* _EXERCISE OBJECTIVE_
Copy out the listing below exactly, please, and skip any pictures.
[Opening DATA section]
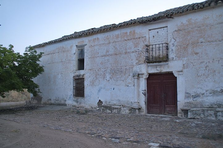 Estado de la fachada principal de la Venta de Borondo en 2011.
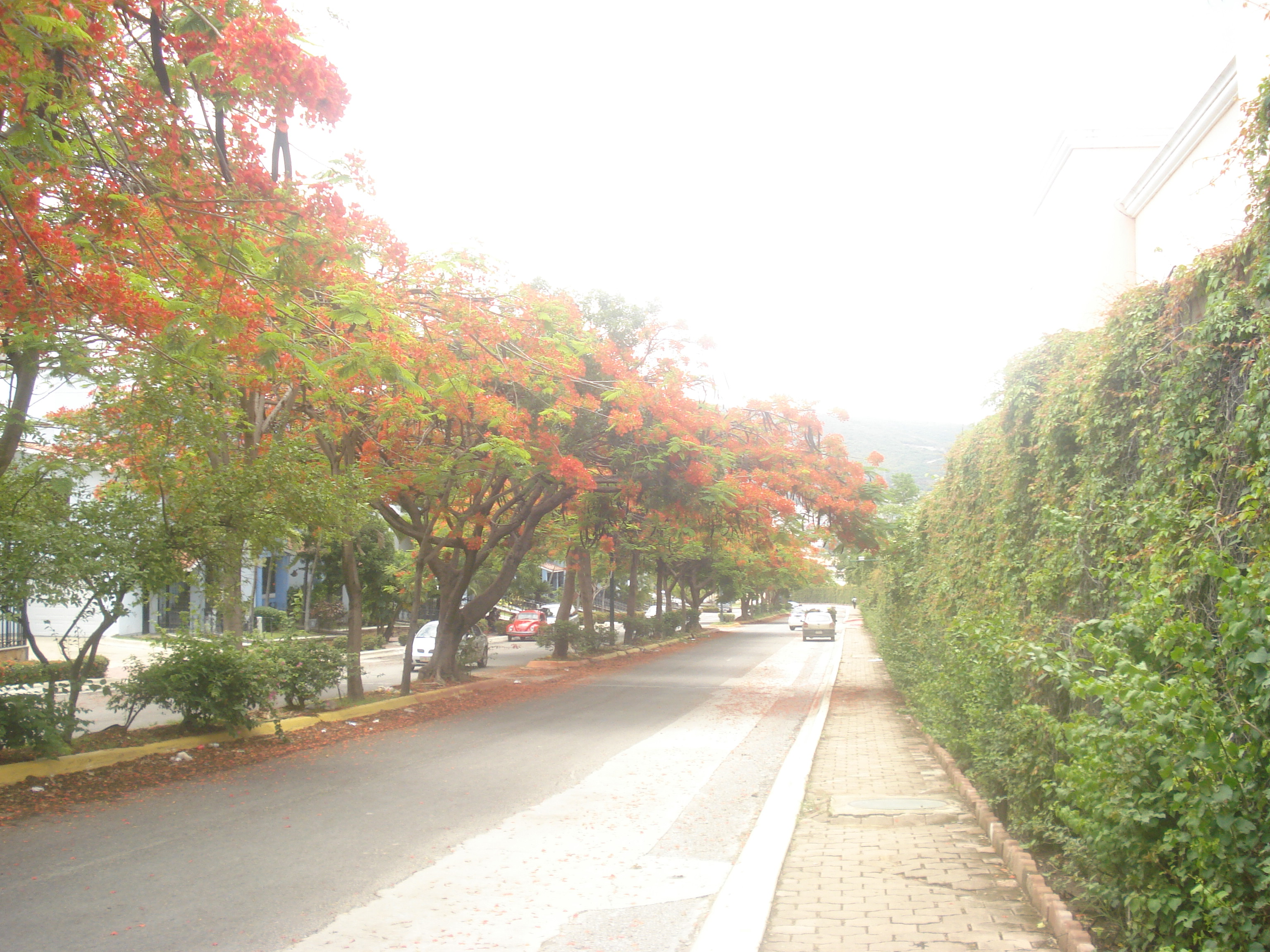 Flamboyanes cerca del Libramiento Sur, Tuxtla, México.
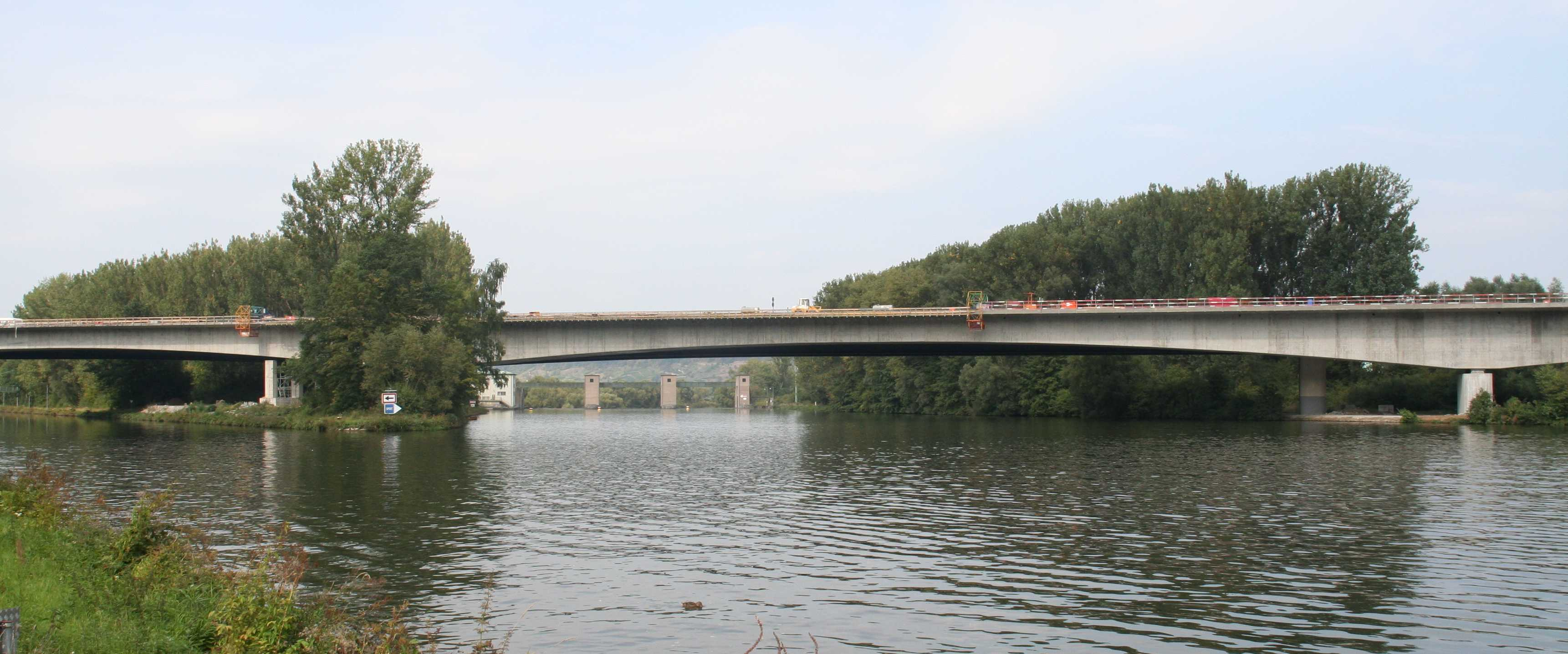 Mainbrücke Eltmann Bundesautobahn A70 bei Eltmann Brückenabschnitt der Spannbetonbrücke über dem Wehrarm, links Schleusenvorhafen
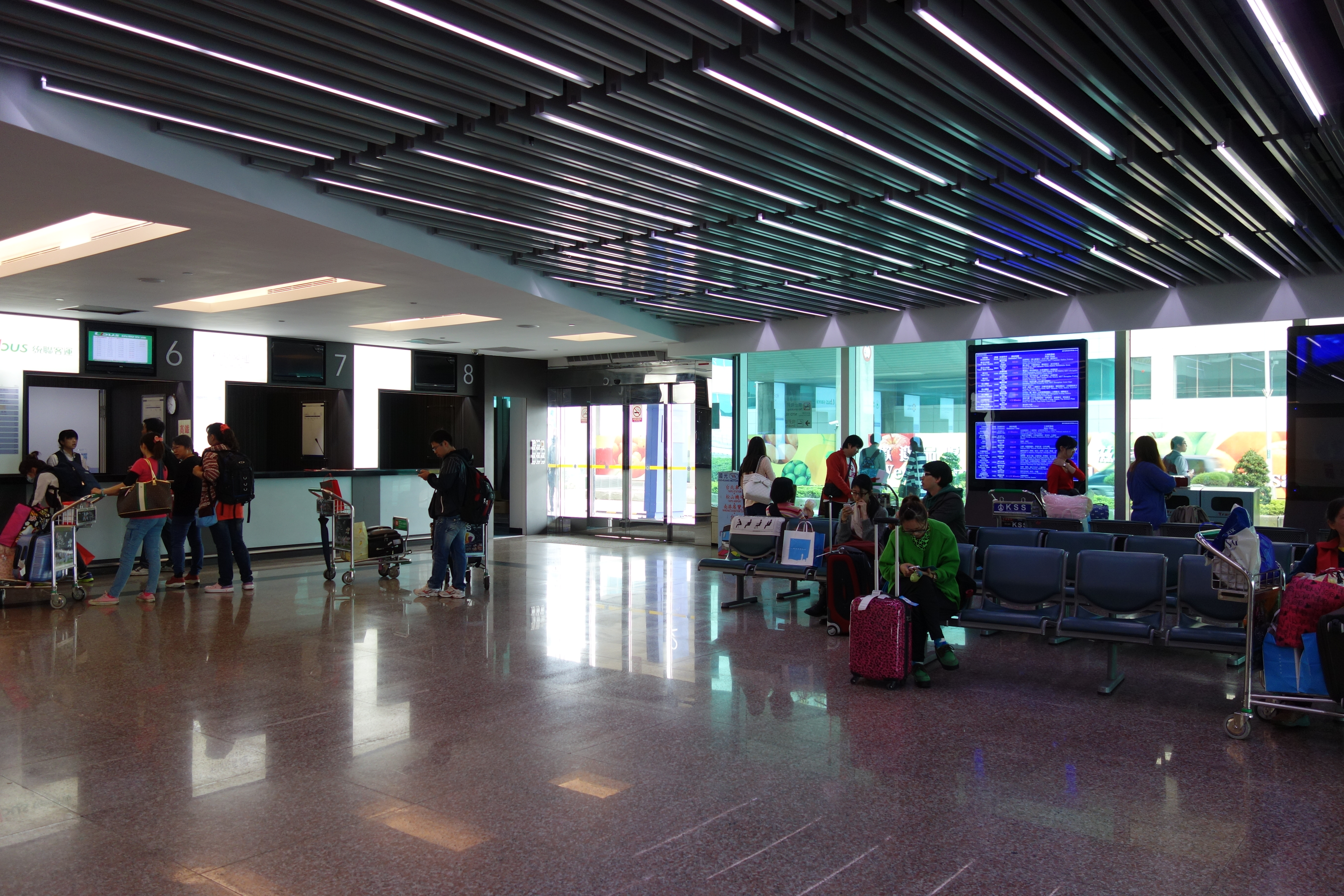 台湾桃園国際空港 バスターミナル （第2ターミナル・路線バス用）
[Closing DATA section]
* _COMPLETED EXERCISE_
 Estado de la fachada principal de la Venta de Borondo en 2011.
 Flamboyanes cerca del Libramiento Sur, Tuxtla, México.
 Mainbrücke Eltmann Bundesautobahn A70 bei Eltmann Brückenabschnitt der Spannbetonbrücke über dem Wehrarm, links Schleusenvorhafen
 台湾桃園国際空港 バスターミナル （第2ターミナル・路線バス用）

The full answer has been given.